» Records to use:
---

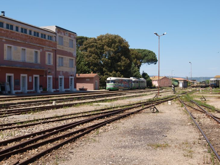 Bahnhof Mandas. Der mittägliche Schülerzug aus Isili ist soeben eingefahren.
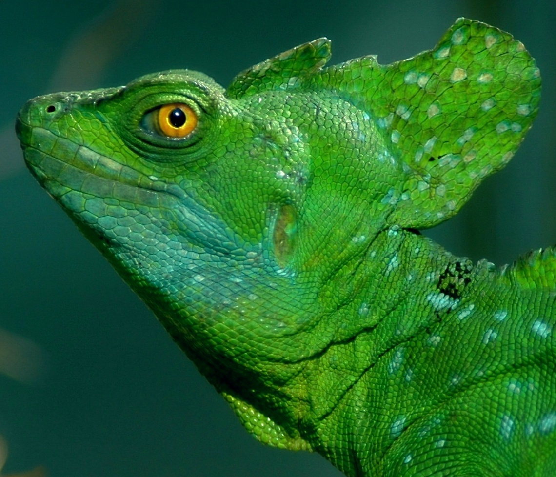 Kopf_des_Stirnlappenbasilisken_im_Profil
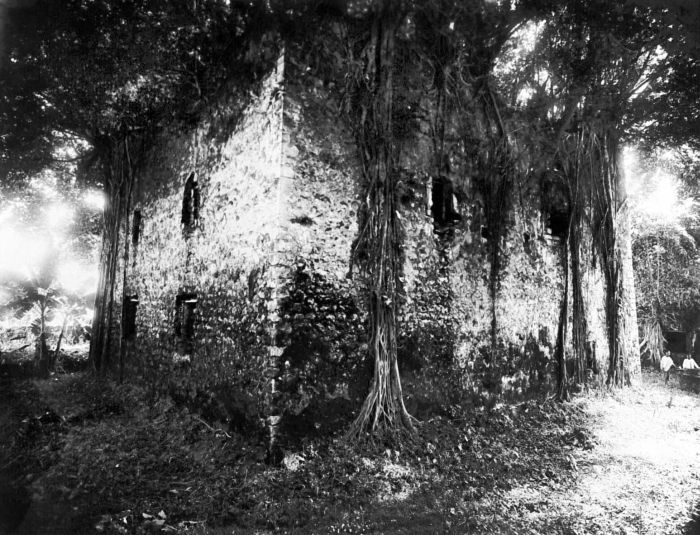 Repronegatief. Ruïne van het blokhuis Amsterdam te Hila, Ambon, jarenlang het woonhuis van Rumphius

---

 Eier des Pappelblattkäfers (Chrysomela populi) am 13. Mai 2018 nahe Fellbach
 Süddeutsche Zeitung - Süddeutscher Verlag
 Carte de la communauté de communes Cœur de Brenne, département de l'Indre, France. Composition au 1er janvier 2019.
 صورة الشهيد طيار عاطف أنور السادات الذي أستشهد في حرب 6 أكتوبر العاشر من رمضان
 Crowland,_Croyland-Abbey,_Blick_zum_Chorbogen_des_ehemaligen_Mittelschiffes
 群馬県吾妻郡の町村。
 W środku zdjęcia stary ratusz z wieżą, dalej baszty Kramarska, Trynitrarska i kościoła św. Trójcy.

---

Write out exactly the lines that fall from the line with "صورة الشهيد طيار" to the line with "W środku zdjęcia" in the records above, keeping both ends.

» Solved problem:
 صورة الشهيد طيار عاطف أنور السادات الذي أستشهد في حرب 6 أكتوبر العاشر من رمضان
 Crowland,_Croyland-Abbey,_Blick_zum_Chorbogen_des_ehemaligen_Mittelschiffes
 群馬県吾妻郡の町村。
 W środku zdjęcia stary ratusz z wieżą, dalej baszty Kramarska, Trynitrarska i kościoła św. Trójcy.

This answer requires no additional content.